John Cage (1912-1992)
Sounds of Venice (1959)

Many of the fundamental ideas of John Cage’s later compositional practices emerged in his earlier years. He entered Pomona College as a theology major in 1928, and describes in his autobiographical statement why he left soon after:

“I was shocked at college to see one hundred of my classmates in the library all reading copies of the same book. Instead of doing as they did, I went into the stacks and read the first book written by an author whose name began with Z. I received the highest grade in the class. That convinced me that the institution was not being run correctly. I left.”
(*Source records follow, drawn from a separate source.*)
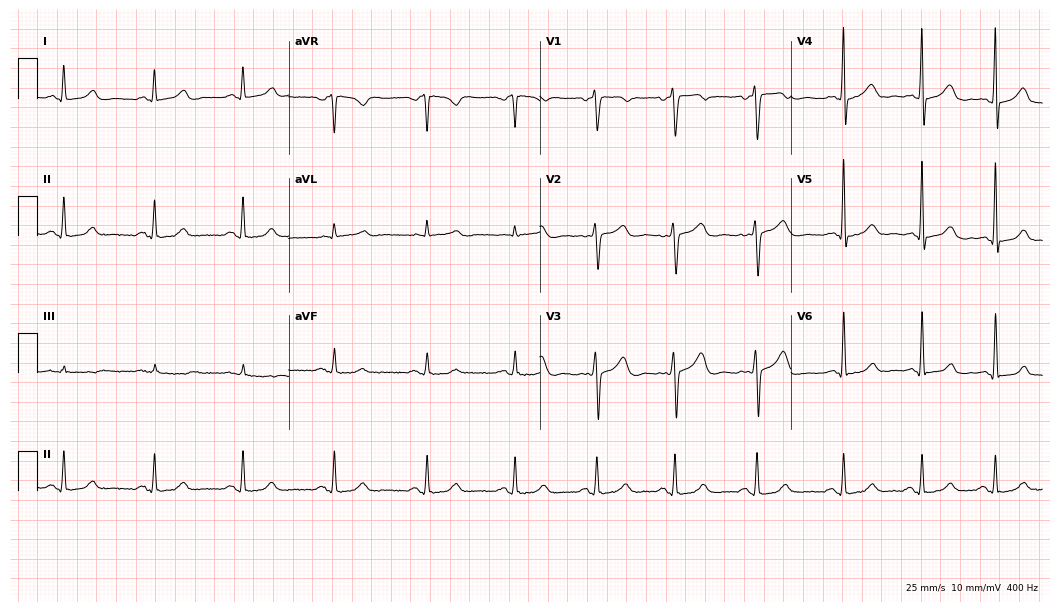
Standard 12-lead ECG recorded from a female, 45 years old. None of these six findings is recorded: first-degree AV block, right bundle branch block, left bundle branch block, sinus bradycardia, atrial fibrillation, sinus tachycardia.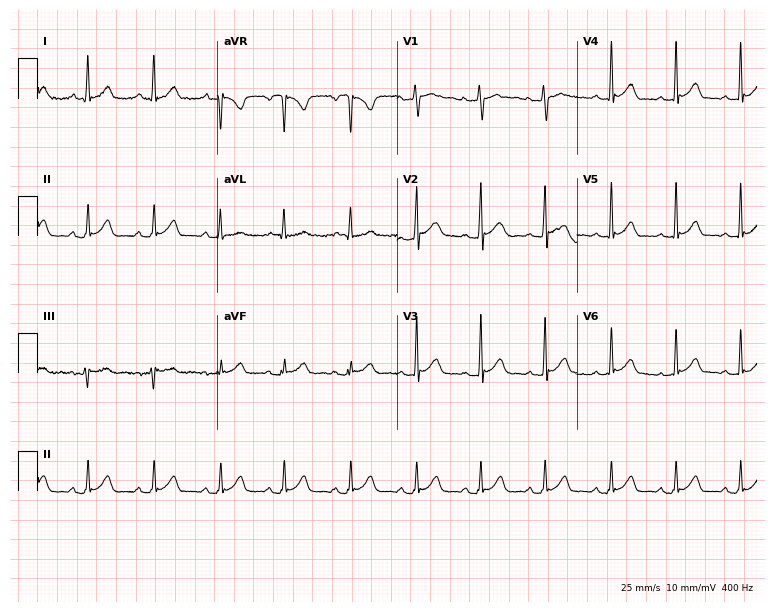
ECG (7.3-second recording at 400 Hz) — a man, 18 years old. Labelled as a normal ECG.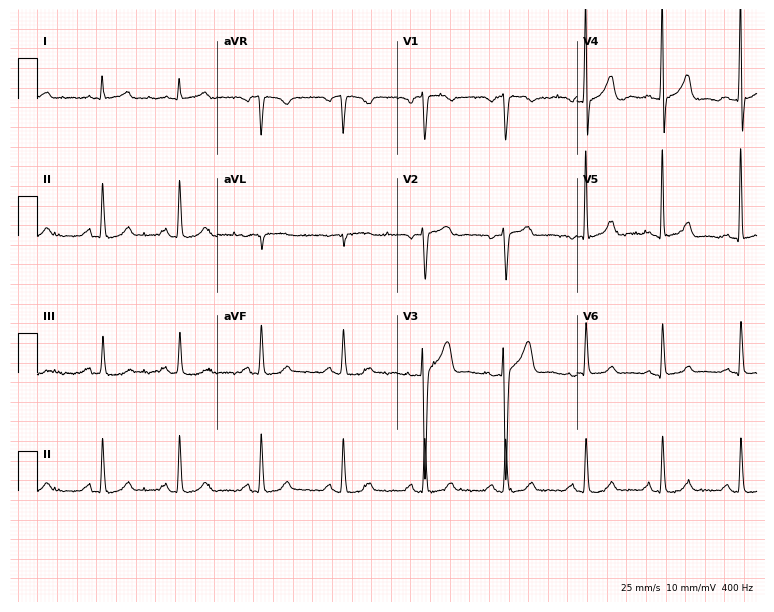
Standard 12-lead ECG recorded from a 72-year-old male patient (7.3-second recording at 400 Hz). Read as a normal ECG.

Decades later, Cage would become a pioneer of indeterminacy in composition and in performance, where elements of the music are left up to chance or to the whim of the players. In 1951, Cage acquired the first English translation of the I Ching [Book of Changes], the Chinese symbol system designed for divination. Much of his subsequent work used operations based on pages from the I Ching to which Cage would randomly flip, including Imaginary Landscape No. 4 (1951) for 12 radio receivers, Music of Changes (1951) for piano, and, later, Cheap Imitation. He also composed using star charts in his Etudes Australes (1975) for piano and Atlas Eclipticalis (1962) for orchestra. Cage’s most ambitious work involving chance procedures was Europeras I & 2 (1987), which uses the I Ching to generate every aspect of the production—libretto, score, costumes, sets, lighting, “plot”—based on a database of over 100 classic European operas. According to Cage, his use of the technique allowed a piece to be performed in chaotically different ways, and also fulfilled his intention to “let things be themselves.”